Expect no effects in Terry Zwigoff’s Art School Confidential (May 12) as he follows up Crumb and Ghost World in his exploration of the subversive power of idle doodling. Expect instead a sardonic black comedy about a mediocre art student whose fortunes rise with murder. Max Minghella and Sophia Myles star.

Speaking of subversive art: probably only the Vatican will be offended by Ron Howard’s adaptation of Dan Brown’s bestseller The Da Vinci Code (May 19). Tom Hanks and Audrey Tautou try to sort out the world’s poorest-kept secret conspiracy before Opus Dei or the Little Sisters of the Poor or whoever can stop them.

Here’s a more believable plot: in Over the Hedge (May 19), the wildlife endangered by encroaching suburban sprawl decide to take advantage of the shifting environment.
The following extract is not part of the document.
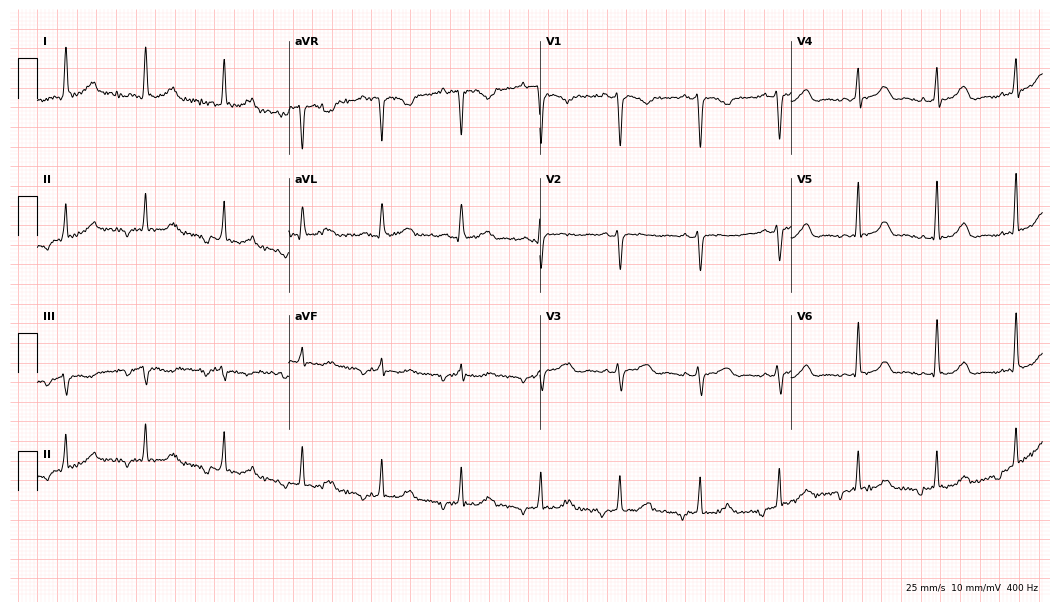
Electrocardiogram (10.2-second recording at 400 Hz), a woman, 40 years old. Of the six screened findings (first-degree AV block, right bundle branch block, left bundle branch block, sinus bradycardia, atrial fibrillation, sinus tachycardia), none is recorded.

An animated adaptation of the Michael Fry & T. Lewis comic strip, it’s directed by Tim Johnson (Antz) and Karey Kirkpatrick (Chicken Run screenplay) and features the voices of Bruce Willis and Steve Carell.

Civilization offers more discontents in The Proposition (May 26), an Australian “Western” in which lawman Ray Winstone, eager to tame the Outback, offers outlaw Guy Peace the title deal: kill his bad brother (Danny Huston) and Ray will spare the good one. Nick Cave wrote the screenplay and music; director John Hillcoat demonstrates his love of Sam Peckinpah.
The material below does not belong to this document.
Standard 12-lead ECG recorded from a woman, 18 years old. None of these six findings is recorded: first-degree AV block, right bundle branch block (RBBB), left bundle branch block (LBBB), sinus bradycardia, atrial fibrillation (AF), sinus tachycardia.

Meanwhile, to paraphrase the Oscar-winning tune, it’s hard out there for a mutant. In X-Men: The Last Stand (May 26), a cure for mutantism drives the X-Men of Professor Xavier (Patrick Stewart) and the Brotherhood of Magneto (Ian McKellen) farther apart. Can the franchise survive this and director Brett Ratner (Rush Hour), who replaces Bryan Singer?

JUNE
Ever notice how possessions embody all that’s awful about our lives and relationships? See, for example,  The Break-Up (June 2), a black comedy in which a couple split and both refuse to vacate their condo. Conflict, War of the Roses style, ensues. Jennifer Aniston and Vince Vaughan star; Peyton Reed (Down with Love) directs.